== TASK INPUTS ==
# # # #

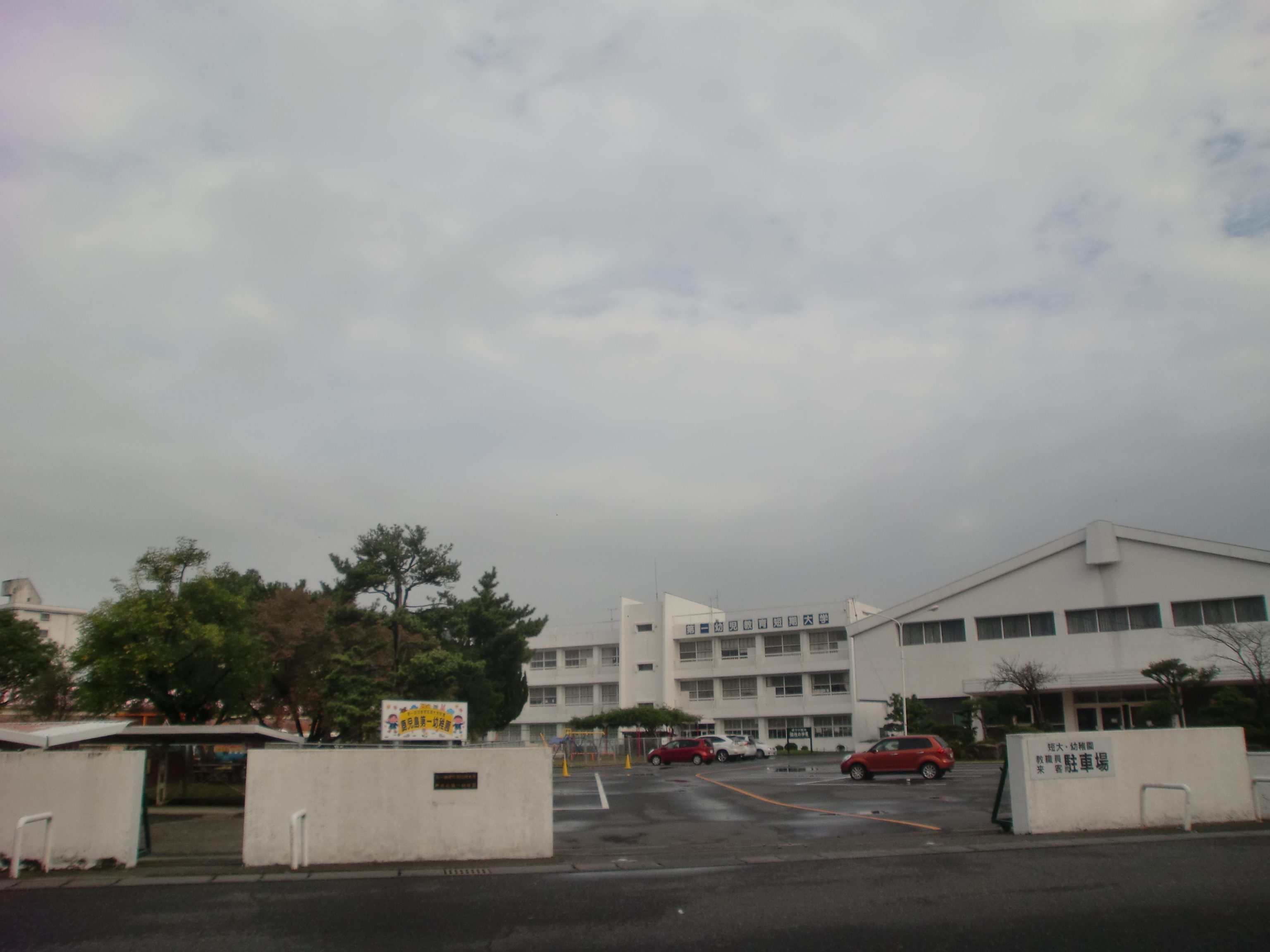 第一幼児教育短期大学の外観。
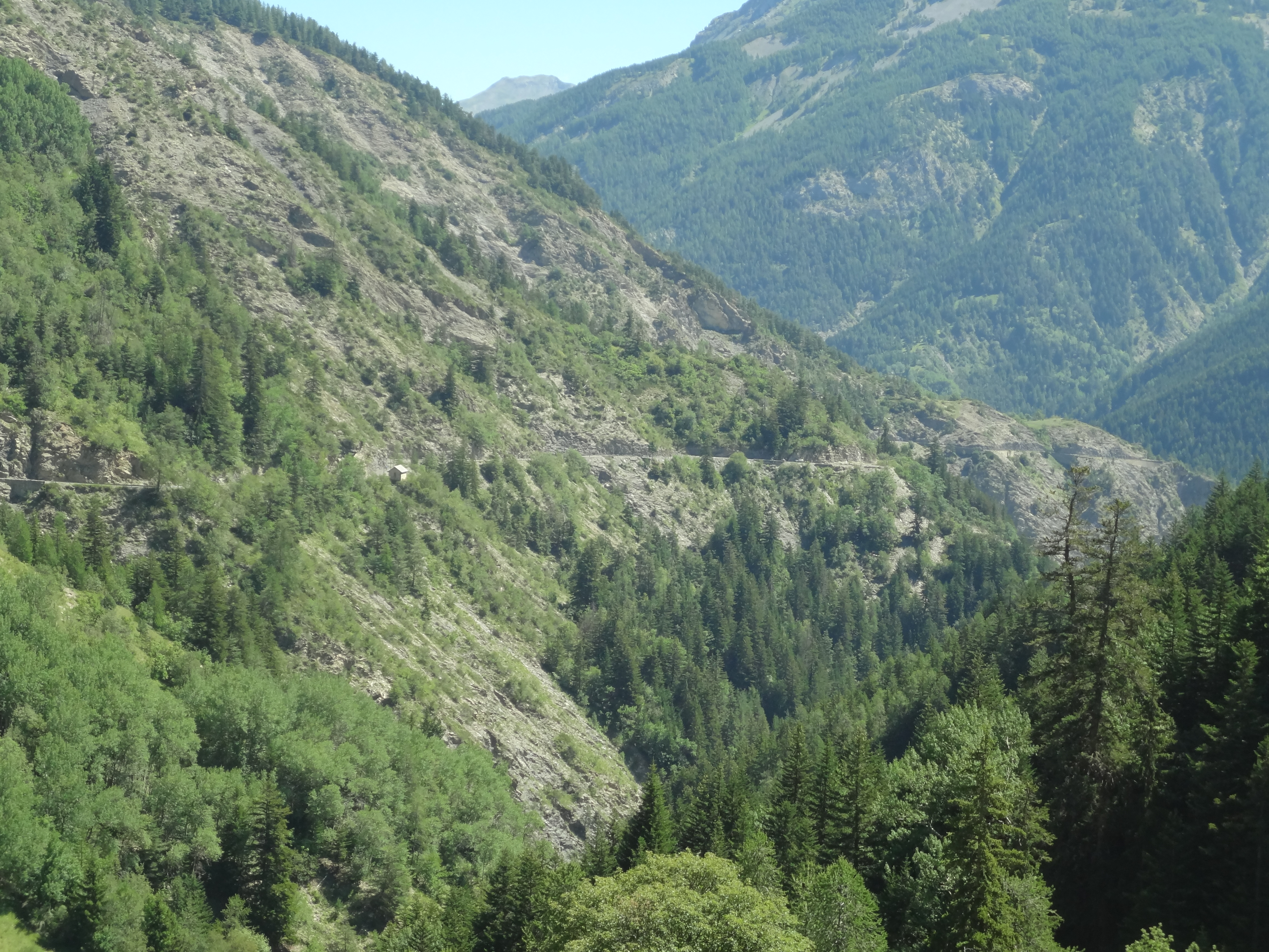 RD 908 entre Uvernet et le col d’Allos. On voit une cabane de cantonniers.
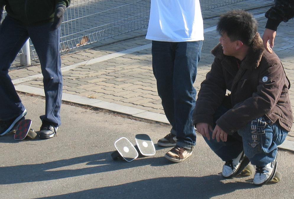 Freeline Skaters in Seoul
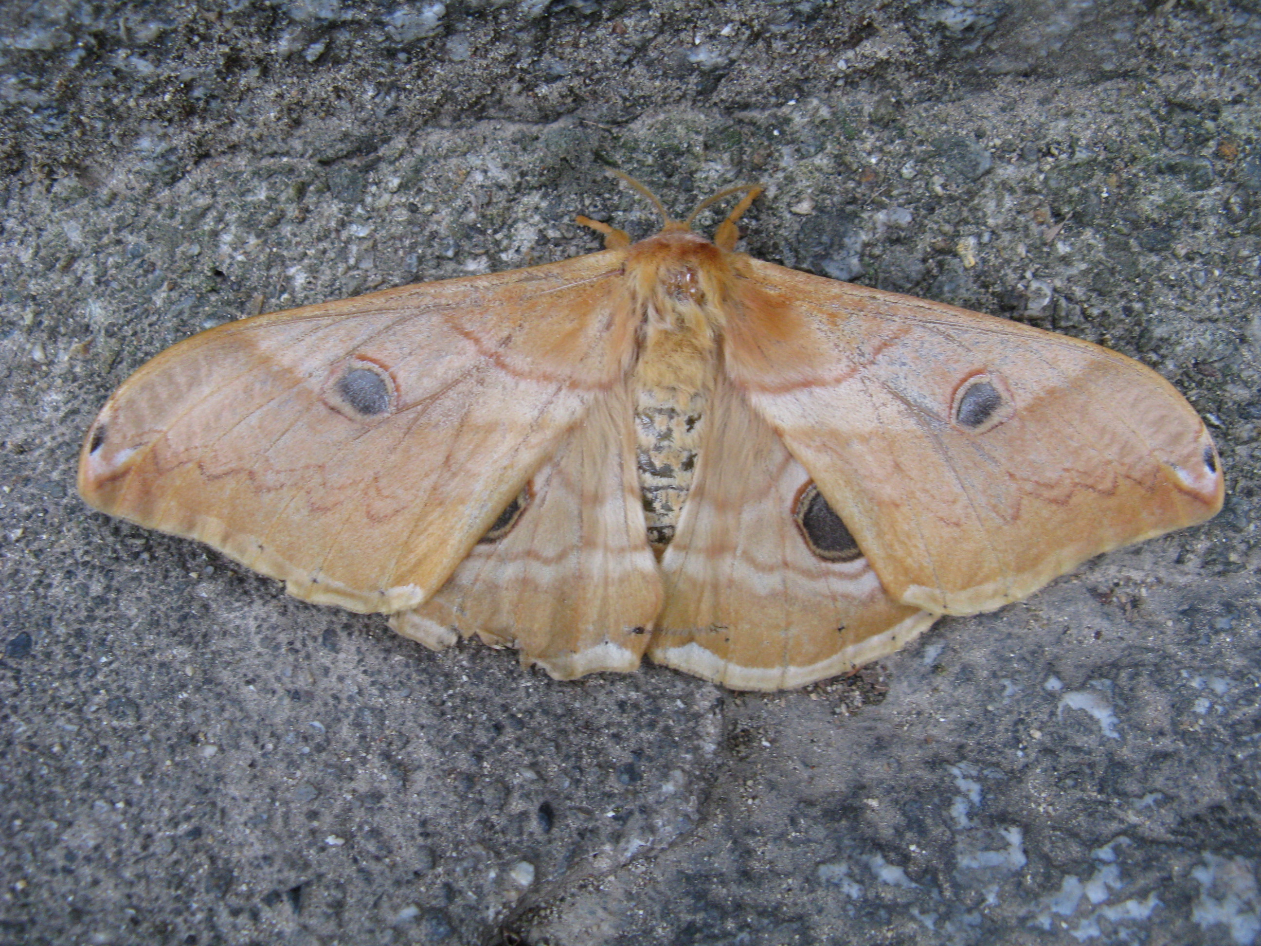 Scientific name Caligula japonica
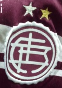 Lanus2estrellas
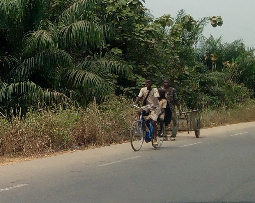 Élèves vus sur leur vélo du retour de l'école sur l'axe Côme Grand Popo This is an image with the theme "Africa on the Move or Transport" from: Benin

# # # #

== ACTION ITEM ==
Take the entries above and restate them word for word, minus their images.

== OUTPUT BELOW ==
 第一幼児教育短期大学の外観。
 RD 908 entre Uvernet et le col d’Allos. On voit une cabane de cantonniers.
 Freeline Skaters in Seoul
 Scientific name Caligula japonica
 Lanus2estrellas
 Élèves vus sur leur vélo du retour de l'école sur l'axe Côme Grand Popo This is an image with the theme "Africa on the Move or Transport" from: Benin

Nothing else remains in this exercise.